In the copy, include no pictures, but reproduce every record exactly.
+++ Exercise data
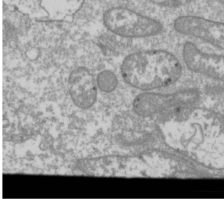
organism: Drosophila
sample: Cell division; meiosis; drosophila spermatocytes
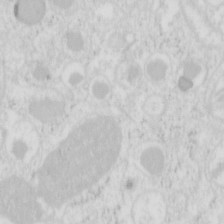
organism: Mouse
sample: Pancreas
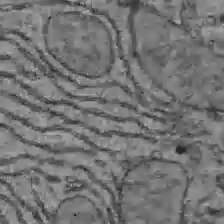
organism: C57BL Mouse
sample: Liver
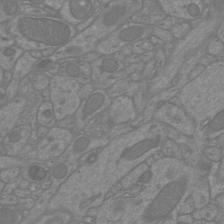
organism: Mouse
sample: Cortical neurons
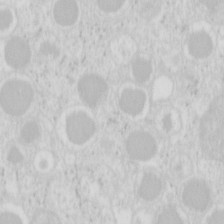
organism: Mouse
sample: Pancreas
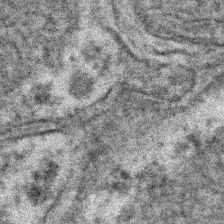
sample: Kidney
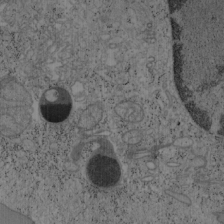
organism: Mouse
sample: OT-I killer T cells with ID8 ovarian cancer cells
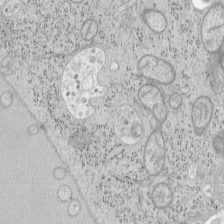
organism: Mouse
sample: OT-I killer T cells with ID8 ovarian cancer cells
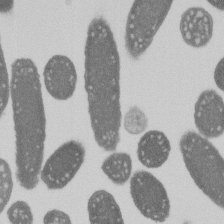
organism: E. coli
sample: Bacterial nucleoid
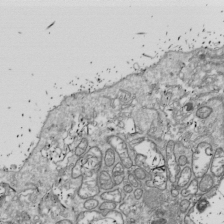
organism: Drosophila
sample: Cell division; meiosis; drosophila spermatocytes
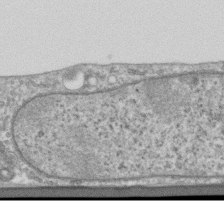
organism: Human
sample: Centriole in RPE cells
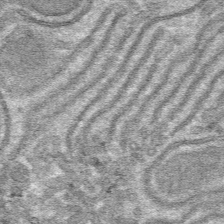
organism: Mouse
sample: Mouse hepatocytes
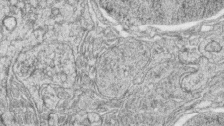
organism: Zebrafish
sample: synaptic ribbons in rod cells and cone cells
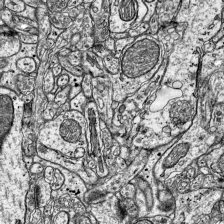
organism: Mouse
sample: Visual Cortex
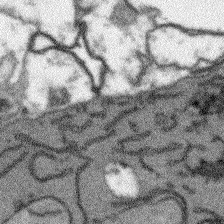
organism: Arabidopsis thaliana
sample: Root tip
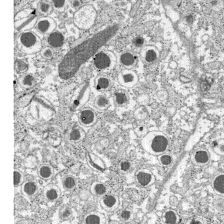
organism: C57BL Mouse
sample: Pancreatic islet
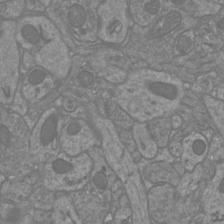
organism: Mouse
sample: Cortical neurons
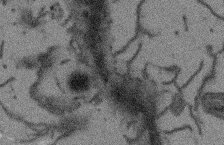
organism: Arabidopsis thaliana
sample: Root tip
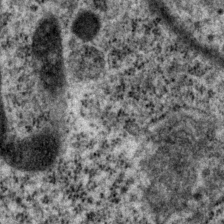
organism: P. pacificus
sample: Pharynx
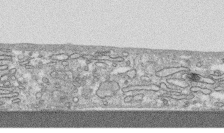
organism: Human
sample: CRL-1474
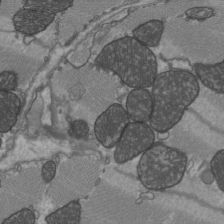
++++++
* **Finished task**:
organism: Drosophila
sample: Cell division; meiosis; drosophila spermatocytes
organism: Mouse
sample: Pancreas
organism: C57BL Mouse
sample: Liver
organism: Mouse
sample: Cortical neurons
organism: Mouse
sample: Pancreas
sample: Kidney
organism: Mouse
sample: OT-I killer T cells with ID8 ovarian cancer cells
organism: Mouse
sample: OT-I killer T cells with ID8 ovarian cancer cells
organism: E. coli
sample: Bacterial nucleoid
organism: Drosophila
sample: Cell division; meiosis; drosophila spermatocytes
organism: Human
sample: Centriole in RPE cells
organism: Mouse
sample: Mouse hepatocytes
organism: Zebrafish
sample: synaptic ribbons in rod cells and cone cells
organism: Mouse
sample: Visual Cortex
organism: Arabidopsis thaliana
sample: Root tip
organism: C57BL Mouse
sample: Pancreatic islet
organism: Mouse
sample: Cortical neurons
organism: Arabidopsis thaliana
sample: Root tip
organism: P. pacificus
sample: Pharynx
organism: Human
sample: CRL-1474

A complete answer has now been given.